Following a round of fundraising in May, Xiaomi had a market valuation of US$10 billion -- on par with Lenovo and almost twice BlackBerry's $5.5 billion valuation that month.

Xiaomi is reportedly one of the hottest smartphone brands in China, with crowds of fans eager to buy its products, much like Apple enthusiasts in the U.S. Pre-orders for new products apparently are filled almost instantly.

All Xiaomi products are sold online -- the company has no brick-and-mortar stores. They are made at Foxconn, a high-profile iPhone manufacturer.

Xiaomi is widely believed to be modeling itself after Apple, integrating hardware and software. Although cofounder Lei Jun seems to be cultivating a comparison to Apple's legendary CEO Steve Jobs, he maintains his company is different.

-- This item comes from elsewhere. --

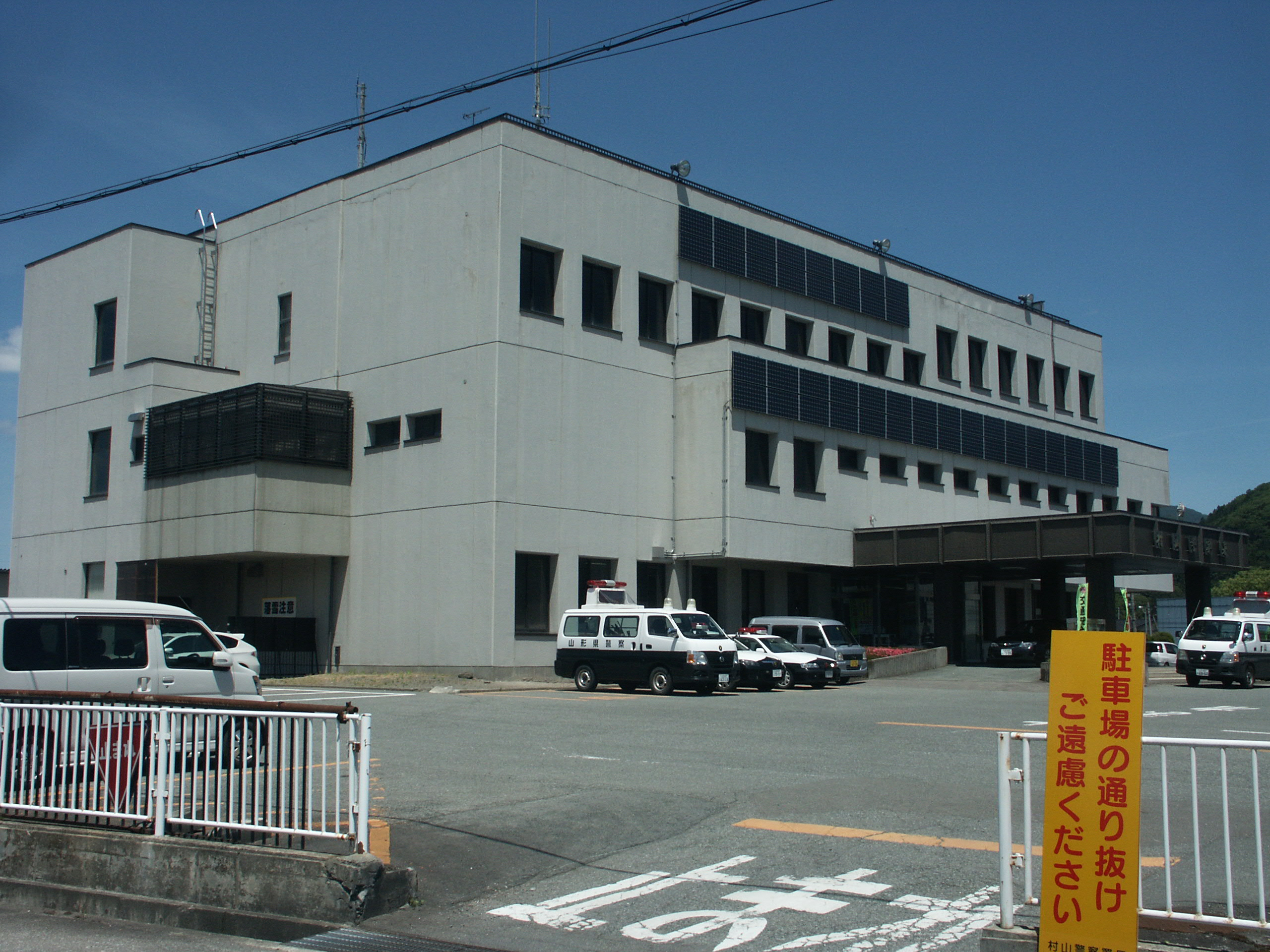 山形県村山警察署庁舎

"I wouldn't necessarily say they portray themselves as the Apple of China," Jeff Orr, a senior practice director at ABI Research, told the E-Commerce Times.

"It may look at some of the attributes that made Apple successful, but some of the discussions I've seen say it's modeled after a restaurant and another company that's not high-tech," Orr continued.

Barra's New Barrio

Barra should fit right in at Xiaomi. Lin Bin, its president and cofounder, was formerly a senior Google executive in China. Other staffers used to work at Google, Microsoft and Motorola. Bin himself worked at Microsoft prior to his Google stint.

Xiaomi takes an unorthodox approach to sales. For example, in December, it reportedly sold devices directly from Sina Weibo, which is China's leading microblogging platform with 400 million members. That was claimed to have netted 50,000 sales in five minutes and 1.3 million additional preorders.

Xiaomi has also generated intense customer loyalty by incorporating user feedback into the design of new products and Android skins. It reportedly releases a new version of MIUI, its customized Android skin, weekly.

The company plans to expand to Hong Kong and Taiwan in the near future, and might add five other markets next year, CEO Lei Jun announced in May. It will pick the easiest markets to penetrate.

Deconstructing Xiaomi

Xiaomi is widely perceived as selling low-cost smartphones that are knockoffs of the iPhone in terms of design. Its business philosophy appears to be generating high turnover at low profit margins.

"There's a need in China to have a brand perception that resonates with why people should take pride in a locally developed product," ABI's Orr said. "Xiaomi is starting to have success in that area."

Barra "will likely increase the quality of the end offering and emulate, to some degree, Google's road map," Enderle said. "He brings to Xiaomi knowledge of how to manage an OS and a smart platform."